Records excerpted from a collection:
BEGIN
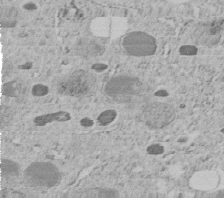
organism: C. elegans
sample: C. elegans embryo early stage
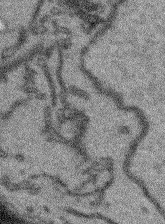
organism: Arabidopsis thaliana
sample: Root tip
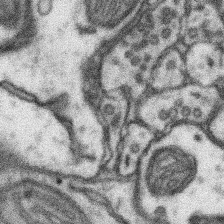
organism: Mouse
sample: Somatosensory cortex neuropil
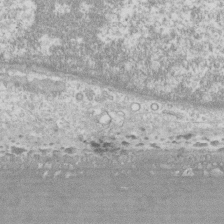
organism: Human
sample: CRL-1474
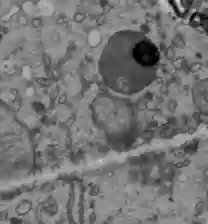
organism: C57BL Mouse
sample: Liver
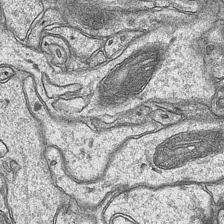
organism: Mouse
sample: CA1 Hippocampus
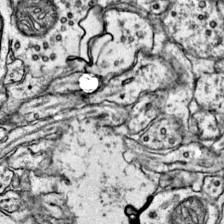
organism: Mouse
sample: Primary visual cortex
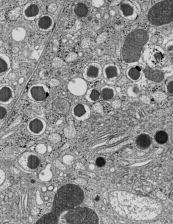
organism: C57BL Mouse
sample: Pancreatic islet
END
WHAT THIS TASK INVOLVES: Provide an exact copy of only the lines from the beginning of the entries through the line containing "sample: Primary visual cortex", both ends included, with no pictures.

RESPONSE FOR THIS EXERCISE:
organism: C. elegans
sample: C. elegans embryo early stage
organism: Arabidopsis thaliana
sample: Root tip
organism: Mouse
sample: Somatosensory cortex neuropil
organism: Human
sample: CRL-1474
organism: C57BL Mouse
sample: Liver
organism: Mouse
sample: CA1 Hippocampus
organism: Mouse
sample: Primary visual cortex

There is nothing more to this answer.